Eighteen years later, that pre-teen stress has evolved in the gradual decline of composure and patience. I simply don't have much of it these days. I am wondering aloud right now if this is a cyclical thing, meaning that when I'm in my later years I'll be footloose and fancy free? I like to picture myself as a cool old bag, blue hair a-flyin' as I drive my badass red convertible down the highway at breakneck speeds. (If you're gonna go, do it kickass, I say.)
Or, is the slow erosion of patience and thus sanity, something that eventually whittles down to a nub and then *Poof!* you're what they all call 'over the edge?' Maybe they're one and the same thing? Just thinking about that right now.

Occasionally my friends here me say "I just hate people." Now, forgive me the harsh language - it's semantics - but it's the best way I can say it in the throes of a moment. People, in general, piss me off. As I grow older, I've begun losing that charming PR function of the brain. You know, the funnel-to-filter mechanism that helps mask the angst in a stressful situation? At 30 years-old, I'm running with the big girls wearing my contempt sometimes in an eye flash or a crooked downward smile. I'm trying, the will to try is still there, but I'm not as good at it as I was say, in college or high school. (Back in the 1990s, it wasn't considered cool to be a flamboyantly crass asshole like it is now. Now, kids throw vulgarity around like they do cash at an Abercrombie.)

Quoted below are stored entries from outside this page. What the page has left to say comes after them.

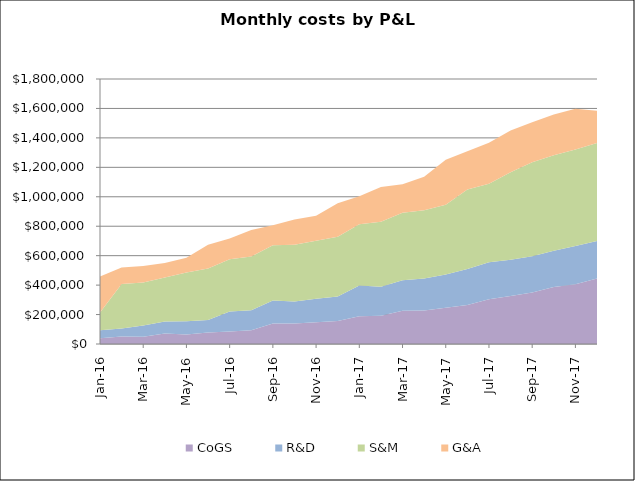
| Category | CoGS | R&D | S&M | G&A |
|---|---|---|---|---|
| Jan-16 | 38891.75 | 54900 | 120250 | 244677.5 |
| Feb-16 | 50981.759 | 54900 | 302400 | 110783.388 |
| Mar-16 | 48695.612 | 77600 | 291650 | 111932.713 |
| Apr-16 | 70810.263 | 82750 | 297650 | 98141.331 |
| May-16 | 64727.179 | 90100 | 330900 | 99410.106 |
| Jun-16 | 77552.201 | 86100 | 349350 | 160992.471 |
| Jul-16 | 85547.478 | 134550 | 355350 | 140316.163 |
| Aug-16 | 93706.417 | 135700 | 365350 | 179036.128 |
| Sep-16 | 139146.017 | 156200 | 375350 | 136082.951 |
| Oct-16 | 139922.599 | 148200 | 385350 | 172660.353 |
| Nov-16 | 147147.058 | 159550 | 395350 | 168924.74 |
| Dec-16 | 156568.852 | 166900 | 405350 | 227466.972 |
| Jan-17 | 188984.053 | 208950 | 415350 | 189722.972 |
| Feb-17 | 192514.966 | 196950 | 440200 | 237372.039 |
| Mar-17 | 225045.783 | 208300 | 457450 | 195132.814 |
| Apr-17 | 227096.674 | 217450 | 463450 | 228023.044 |
| May-17 | 246906.956 | 224800 | 473450 | 305686.445 |
| Jun-17 | 265255.466 | 244100 | 539450 | 260129.686 |
| Jul-17 | 304653.05 | 250450 | 533450 | 278713.559 |
| Aug-17 | 325644.467 | 246450 | 595200 | 282720.275 |
| Sep-17 | 349762.055 | 246450 | 637950 | 271918.856 |
| Oct-17 | 386474.601 | 246450 | 649600 | 276320.353 |
| Nov-17 | 405711.989 | 259600 | 655600 | 277202.641 |
| Dec-17 | 444770.42 | 255600 | 665600 | 218538.482 |
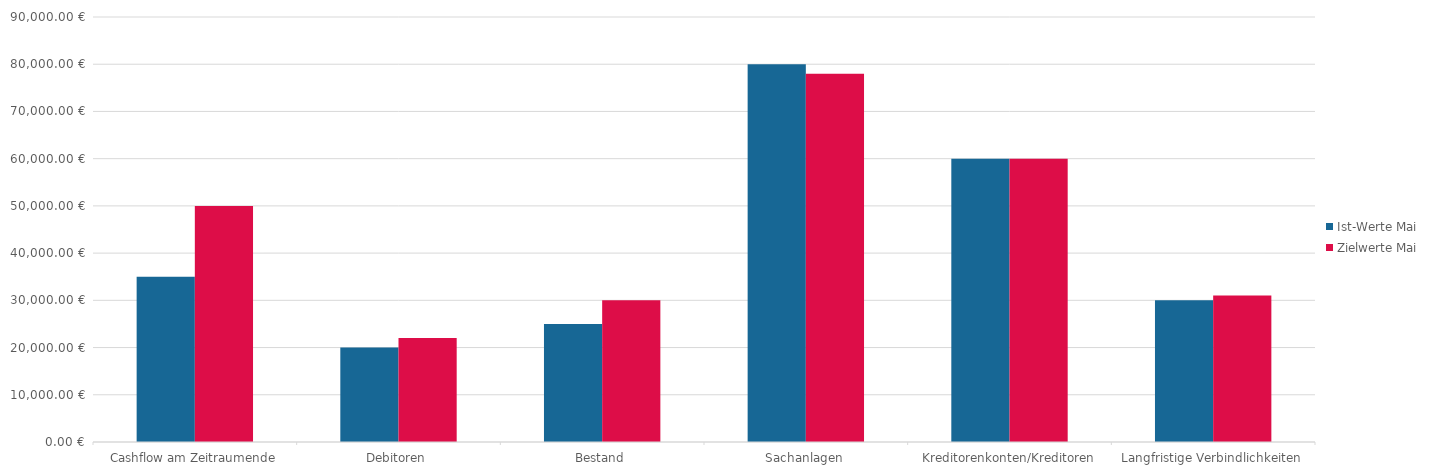
| Category | Ist-Werte Mai | Zielwerte Mai |
|---|---|---|
| Cashflow am Zeitraumende | 35000 | 50000 |
| Debitoren | 20000 | 22000 |
| Bestand | 25000 | 30000 |
| Sachanlagen | 80000 | 78000 |
| Kreditorenkonten/Kreditoren | 60000 | 60000 |
| Langfristige Verbindlichkeiten | 30000 | 31000 |

My point is, I'm growing a bit concerned about blowing it too early (forgive the again vulgar pun) as it comes to being jaded, sarcastic, and cynical. I fear I'm losing my faith in people these days. I get frustrated, angry, and downright disappointed when I see people behaving in a manner I find disrespectful, nasty, or just plain insane. Don't get me wrong, there's a time and place for nastiness and friendly, sarcastic banter, but I'm finding that RUDE permeates the everyday a little much for my tastes. I'm beginning to wonder if I can hold it all in anymore. Take this example:

On Sunday afternoon, my boyfriend and I went to a grocery store to stock up on essentials for the week and the store was packed to the seams with people hunting down deals, bumper-carring their payloads, and generally getting in the way. Picture if you will, crowded aisles filled with people in motorized carts (I'd say a 2 to 1 aisle ratio), kids in those GD heelies, and loud, foul-mouthed adults peeling coupons and pissing and moaning over the fact that their government debit won't cover cigs. Anyway, after pushing the cart and trying to be humorous for the first fifteen minutes, it begins to escalate. The heat in the building rises; 1/2 of the store smells like rotting seafood (imagine!), and I've been scraped on the heels twice by offending carts. I've been forced to wait while people back up, pull up, move over, scuttle sideways, and I'm starting to feel like that kid in heelies is itching for a close-lining. (Note - I have promised my boyfriend NEVER to do this as technically, it is assault.)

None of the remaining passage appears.